The last one was the one on the left, nowhere near the strike zone, and in fact in right-handed batters box, yet inducing a sheepish swing from the Boston slugger.

“The first pitch was a changeup,” Hildenberger said. “I don’t remember what I threw next. The last pitch was a changeup. I had gone away, away, away with the first three pitches and I wanted something that looked like a strike and dove out of the zone below his barrel. I wasn’t going to go heater there because he has pretty good hands. I was going to go with my best pitch and try to get it below the zone.”

“We talked about whether we wanted to give Duke a shot at warming and have another baserunner,” Molitor said. “I just like the way Hildy is throwing. It might’ve been determined by ball one, strike one. We had some things going on in terms of how long we’d let that at-bat go. But when he got ahead, we went out there with a message to make your pitches. We got a chance here so don’t give in. And he was able to get the big strikeout.”

Cora’s use of Robby Scott make lots of sense to me

Cora brought Scott in to face 9-1-2 in the eighth inning, which was Ryan LaMarre, Mauer and Eddie Rosario. With LaMarre sporting a triple-slash line with each number under .300, Cora figured it wasn’t too much of a stretch to have Scott — making his first MLB appearance this year after he was swapped out for former Twins reliever Justin Haley earlier in the day — take down the No. 9 hitter, even as a righty, before attacking the lefties atop the order.

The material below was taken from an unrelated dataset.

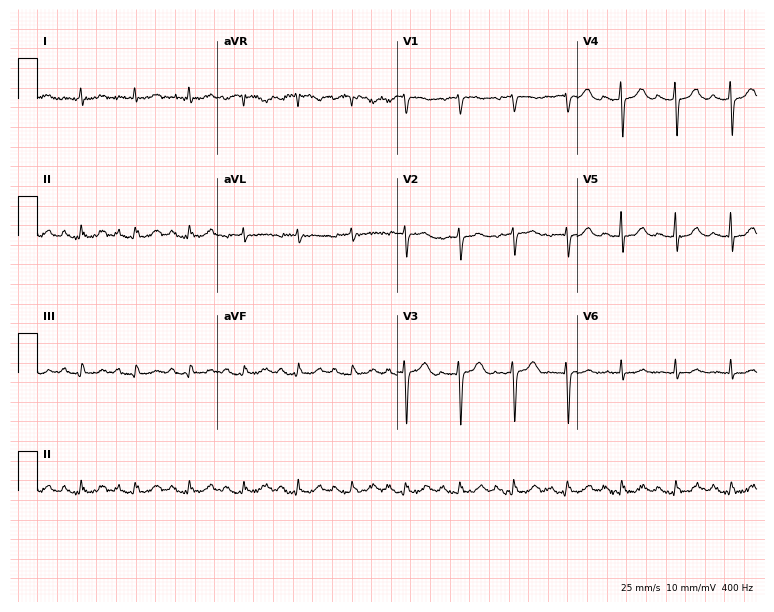
Resting 12-lead electrocardiogram. Patient: an 84-year-old woman. The tracing shows sinus tachycardia (a sinus rate of 100 beats per minute or more).
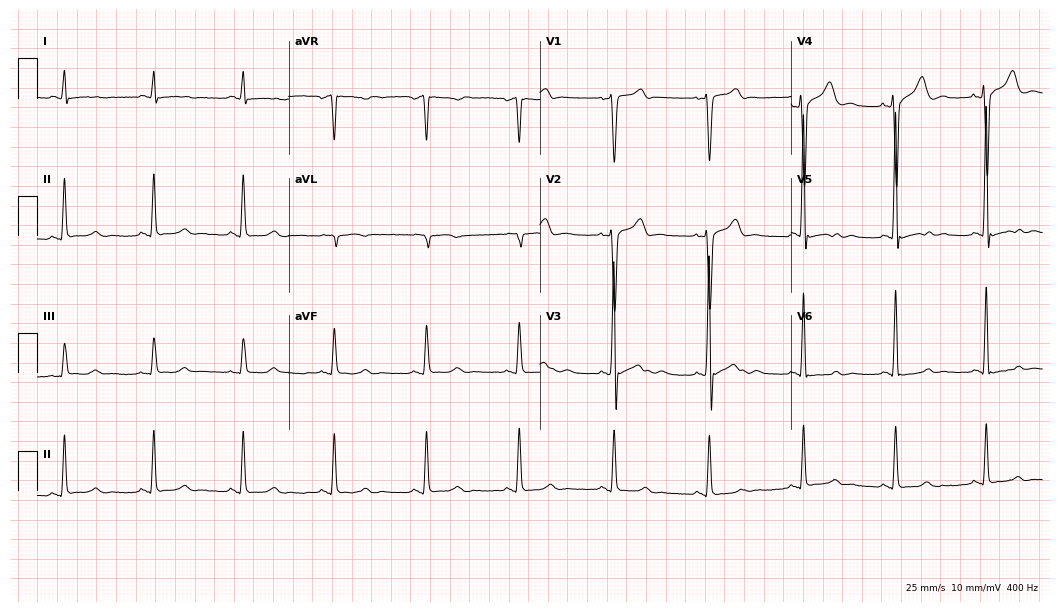
ECG (10.2-second recording at 400 Hz) — a 58-year-old male. Labelled as a normal ECG.

It didn’t work, but the process was right.

First of all, it’s possible to say Scott should have struck LaMarre out. ESPN has LaMarre walking on a borderline pitch with a few close ones throughout the plate appearance, while both Brooks and Baseball Savant say it was far less egregious.

But even still, having Scott face LaMarre instead of Joe Kelly with the game tied played right out of the hands of Molitor’s bench. In addition to backup catcher Bobby Wilson, Molitor only had two other moves on his bench — lefties Logan Morrison and Max Kepler.

By bringing in Scott — who has held lefties to a .138/.227/.295 line over his career but seen a .250/.338/.463 line against righties — Cora all but guaranteed that Molitor couldn’t use either of his bat-first subs at any point. With LaMarre batting ninth and from the right side, Molitor wasn’t about to lift him for a left-handed bat against those kinds of splits. And with the order turning over, Molitor isn’t pinch-hitting for any of those guys.

And it didn’t pan out. LaMarre walked, and eventually scored the go-ahead run on Escobar’s double. But I did like the process involved.

Beware of the gargoyle

Duke has purchased a pair of gargoyle-looking Halloween statues — this is the best example I could find — and had one set up near his locker with the other still in the box when the clubhouse opened on Tuesday.

He hasn’t named either of them yet, but the eyes light up an evil red, and the shoot smoke out of their mouths — like the one at his locker was doing when reporters were allowed into the clubhouse after the game.

It’s not a story at this point, but if the team starts winning…we’ll see, right?

Notes

  • Mauer was hit by two pitches in the same game for the first time in his MLB career.
  • The last Twins player to be hit twice in the same game was Danny Santana on Aug. 8, 2014 against the Padres.
  • The Twins are 10-6 in their last 16 games at Target Field and 18-17 overall.
  • Berrios has thrown at least six innings in his last seven starts — a career-best streak according to the game notes.
  • Robbie Grossman’s eighth-inning triple was his first since last Sept. 8 against the Royals.